> _Dataset items_:
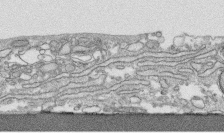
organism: Human
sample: CRL-1474
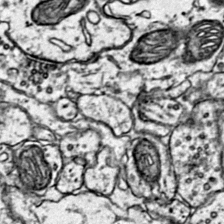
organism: Mouse
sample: Primary visual cortex
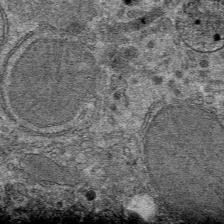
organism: Mouse
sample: Mouse hepatocytes
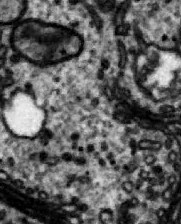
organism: Human
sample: HeLa cells
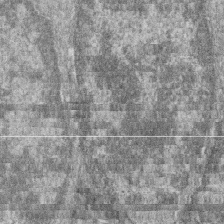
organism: Zebrafish
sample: Cilia; retinal pigment epithelium
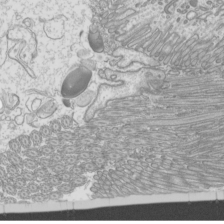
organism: Mouse
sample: Cilia; mouse epididymis
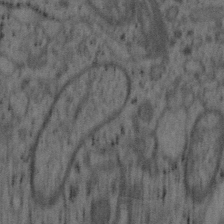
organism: Human
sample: HeLa cells
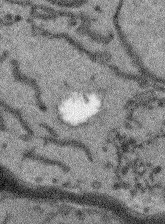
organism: Arabidopsis thaliana
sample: Root tip
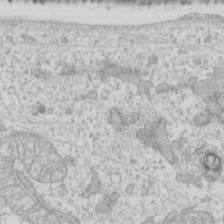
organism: Human
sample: Fibroblast cells
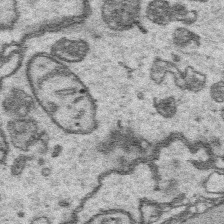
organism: Platynereis dumerilii
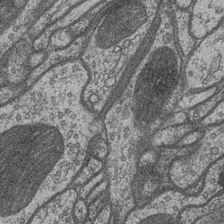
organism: Drosophila
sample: Optic medulla
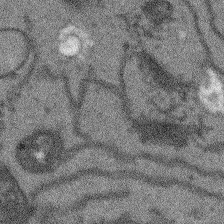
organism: Arabidopsis thaliana
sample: Root tip
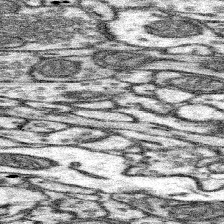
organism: Mouse
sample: Somatosensory cortex neuropil
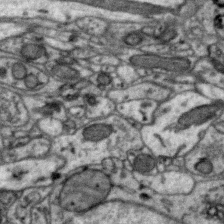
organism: Zebra finch
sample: Brain
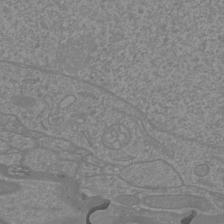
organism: Mouse
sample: Cortical neurons
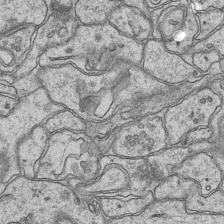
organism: Mouse
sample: CA1 Hippocampus
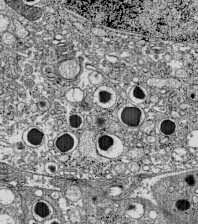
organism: C57BL Mouse
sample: Pancreatic islet
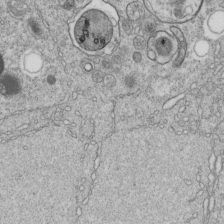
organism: C. elegans
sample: C. elegans embryo early stage
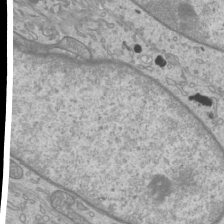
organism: Mouse
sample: Cilia; mouse epididymis
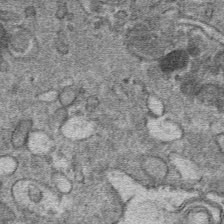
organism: Mouse
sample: Mouse hepatocytes
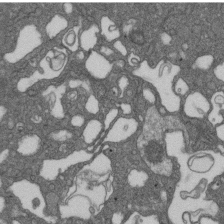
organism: Drosophila
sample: Nephrocyte
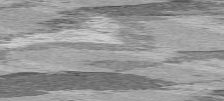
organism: C57BL Mouse
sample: Heart
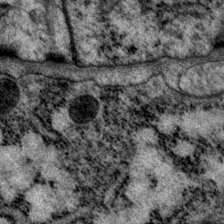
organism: P. pacificus
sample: Pharynx
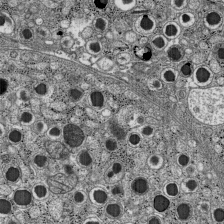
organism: C57BL Mouse
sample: Pancreatic islet
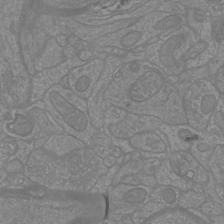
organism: Mouse
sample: Cortical neurons
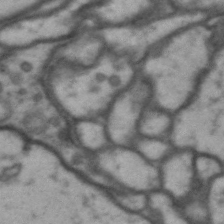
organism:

> _What the exercise asks_: Could you restate the entries word for word, skipping any pictures?

> _Task solution_:
organism: Human
sample: CRL-1474
organism: Mouse
sample: Primary visual cortex
organism: Mouse
sample: Mouse hepatocytes
organism: Human
sample: HeLa cells
organism: Zebrafish
sample: Cilia; retinal pigment epithelium
organism: Mouse
sample: Cilia; mouse epididymis
organism: Human
sample: HeLa cells
organism: Arabidopsis thaliana
sample: Root tip
organism: Human
sample: Fibroblast cells
organism: Platynereis dumerilii
organism: Drosophila
sample: Optic medulla
organism: Arabidopsis thaliana
sample: Root tip
organism: Mouse
sample: Somatosensory cortex neuropil
organism: Zebra finch
sample: Brain
organism: Mouse
sample: Cortical neurons
organism: Mouse
sample: CA1 Hippocampus
organism: C57BL Mouse
sample: Pancreatic islet
organism: C. elegans
sample: C. elegans embryo early stage
organism: Mouse
sample: Cilia; mouse epididymis
organism: Mouse
sample: Mouse hepatocytes
organism: Drosophila
sample: Nephrocyte
organism: C57BL Mouse
sample: Heart
organism: P. pacificus
sample: Pharynx
organism: C57BL Mouse
sample: Pancreatic islet
organism: Mouse
sample: Cortical neurons
organism:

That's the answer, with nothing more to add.